1) Under the condition that other loading conditions remain unchanged, with the increase of ambient temperature, the maximum chamber pressure of the gun, the muzzle velocity of the projectile, the muzzle speed and the maximum recoil overload coefficient are significantly increased. The muzzle velocity at high temperature 50 ℃ is 3.68 % higher than that at normal temperature 15 ℃, and 9.69 % higher than that at low temperature –40 ℃. The maximum chamber pressure at high temperature 50 ℃ is 14.23 % higher than that at normal temperature 15 ℃, and 33.18 % higher than that at low temperature –40 ℃. With the increase of ambient temperature, the charging energy is more fully utilized.

2) With the increase of ambient temperature, the stress and strain of the projectile fuze system in the chamber increase significantly, and the maximum stress-strain point appears near the maximum pressure point of the chamber.
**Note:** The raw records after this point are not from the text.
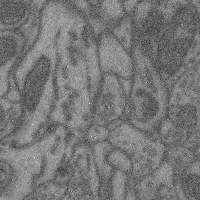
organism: Mouse
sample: Cerebral cortex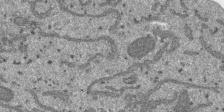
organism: Human
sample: Lung epithelial cells infected with SARS-CoV-2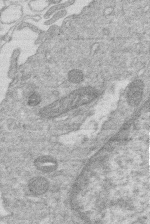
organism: Human
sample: Macrophage cells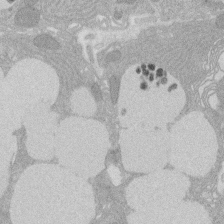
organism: Rat
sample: Salivary granule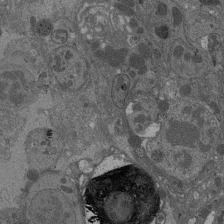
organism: Drosophila
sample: Antenna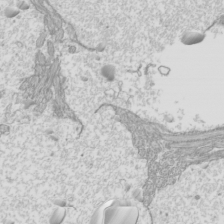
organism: Mouse
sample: Cilia; mouse epididymis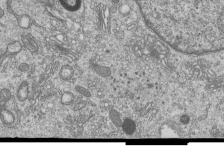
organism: Human
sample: MDA-MB-231 cells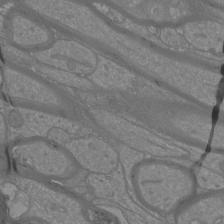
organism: Mouse
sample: Cortical neurons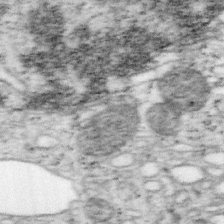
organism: Mouse
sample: OT-I killer T cells with ID8 ovarian cancer cells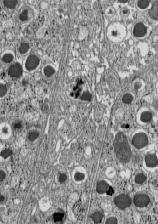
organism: C57BL Mouse
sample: Pancreatic islet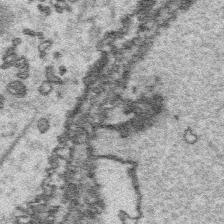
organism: Platynereis dumerilii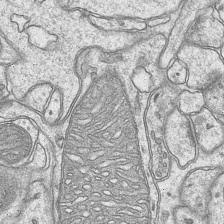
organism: Mouse
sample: CA1 Hippocampus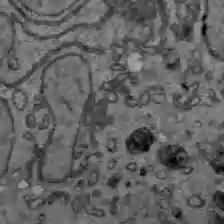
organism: C57BL Mouse
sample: Liver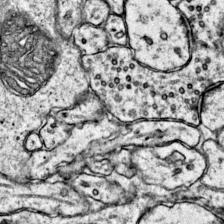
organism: Mouse
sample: Primary visual cortex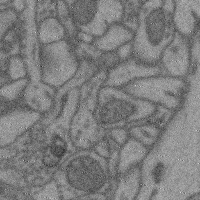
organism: Mouse
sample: Cerebral cortex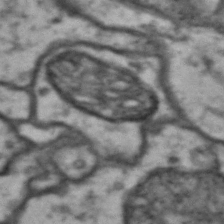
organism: Drosophila
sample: Brain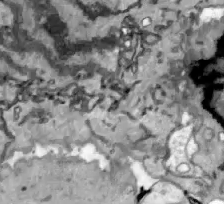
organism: Zebrafish
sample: Actinotrichia fibers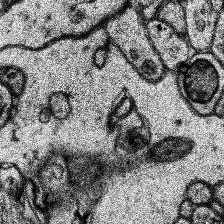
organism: Human
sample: Temporal Lobe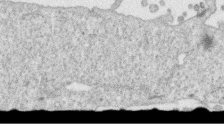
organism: Human
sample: HeLa cell HIV synapse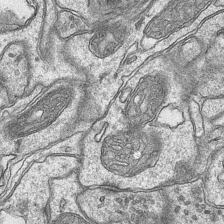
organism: Mouse
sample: CA1 Hippocampus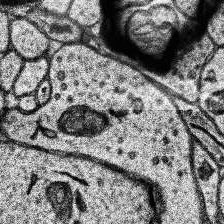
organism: Human
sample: Temporal Lobe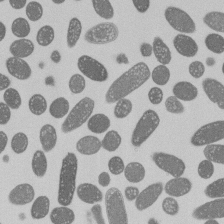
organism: E. coli
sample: Bacterial nucleoid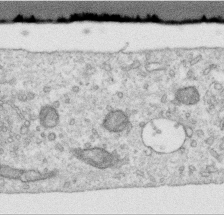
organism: Human
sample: Centriole in RPE cells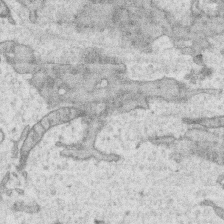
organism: Human
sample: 1205lu cells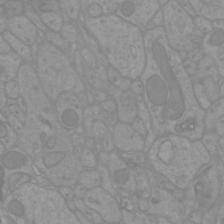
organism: Mouse
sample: Cortical neurons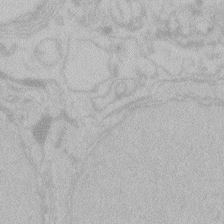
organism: Zebrafish
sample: Macrophage infected with Toxoplasma gondii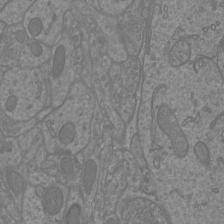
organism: Mouse
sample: Cortical neurons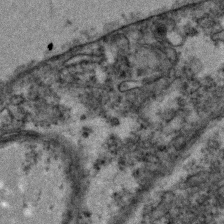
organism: Zebrafish
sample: Zebrafish embryo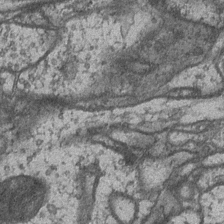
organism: Drosophila
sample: Optic medulla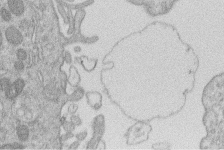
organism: Human
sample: Macrophage cells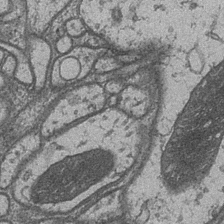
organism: Drosophila
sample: Optic medulla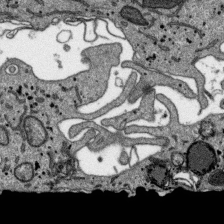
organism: Human
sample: Lung epithelial cells, uninfected (mock) control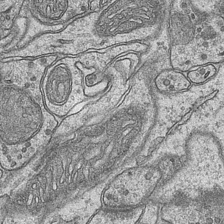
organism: Mouse
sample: CA1 Hippocampus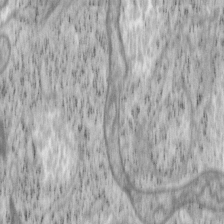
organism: Human
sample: HeLa cells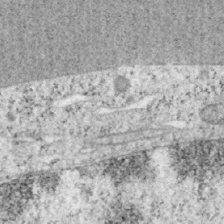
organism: Mouse
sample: OT-I killer T cells with ID8 ovarian cancer cells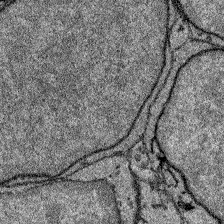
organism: Zebrafish
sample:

When the temperature is 50 ℃, the projectile is subjected to the greatest stress, and the maximum stress point is 816 MPa on the projectile body, which is far less than the yield limit of the projectile body material 1320 MPa. The maximum strain of the projectile body is 0.034 mm, and the shape variable meets the strength requirements. When the high temperature is 50 ℃, the maximum stress of the fuze body is 548 MPa, which is close to the strength limit of the fuze body, so the high ambient temperature will lead to the safety factor is too small.